# Lucid Dreaming > DV Academy > Current Courses > DILD >  >  FryingMan is a new DILD co-teacher

## gab

Hi everybody,

FryingMan is now going to be helping Fogelbise with answering all your DILDing questions in your workbooks.

Happy dreams!

----------


## fogelbise

Yay!! Glad to have you on board FryingMan!!  ::D:

----------


## FryingMan

Thank you gab, and fogelbise!   I look forward to working with you both to nurture along the next generation(s) of lucid dreamers!

----------


## Bharmo

Hey, congrats Fryingman!!
 ::goodjob::

----------


## ~Dreamer~

Congrats, FryingMan!

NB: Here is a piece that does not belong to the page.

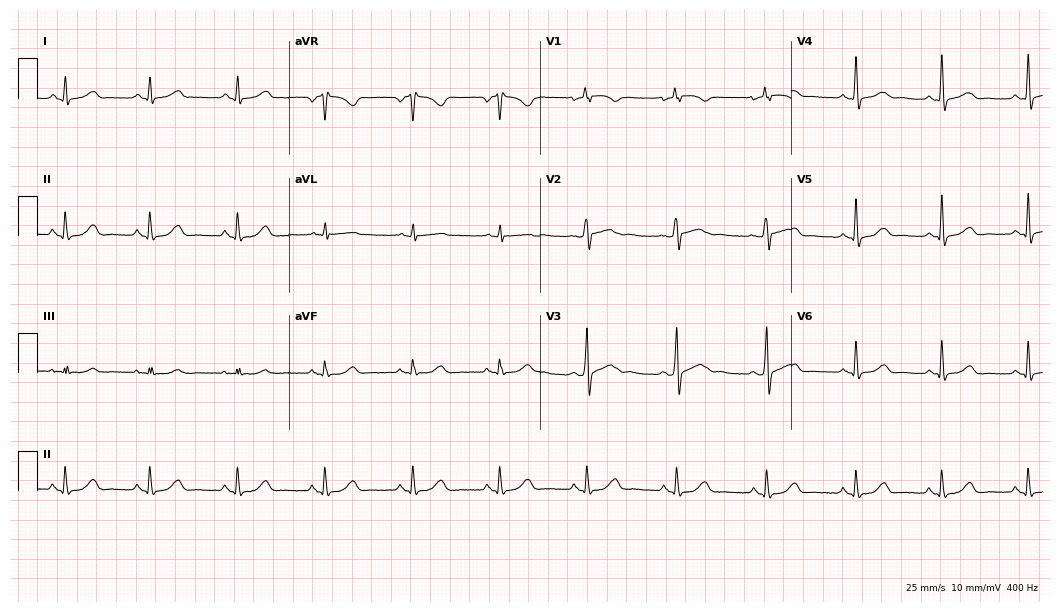
12-lead ECG from a 53-year-old female patient. Screened for six findings — first-degree AV block, right bundle branch block (RBBB), left bundle branch block (LBBB), sinus bradycardia, atrial fibrillation (AF), sinus tachycardia — none is recorded. Other findings, if any, are not listed.

You will be a great teacher!  ::D:

----------


## CanisLucidus

Congratulations, FryingMan, you are going to be make a fantastic DILD teacher!  Those students will be learning from the best in the biz on dream recall!   ::goodjob2::   You and fogelbise will make a great team.

----------


## ThreeCat

Congrats, FryingMan!  I agree with what all others have said: you will be a great teacher.

----------


## NyxCC

Congrats FM! Great to have you onboard the DVA!  ::D:

----------


## OpheliaBlue

YAY a new teacher!!! Congrats FryingMan

 :Awesome Dance: 

.

----------


## HeWhoShapes

Congrats fryingman! glad to have you here!

----------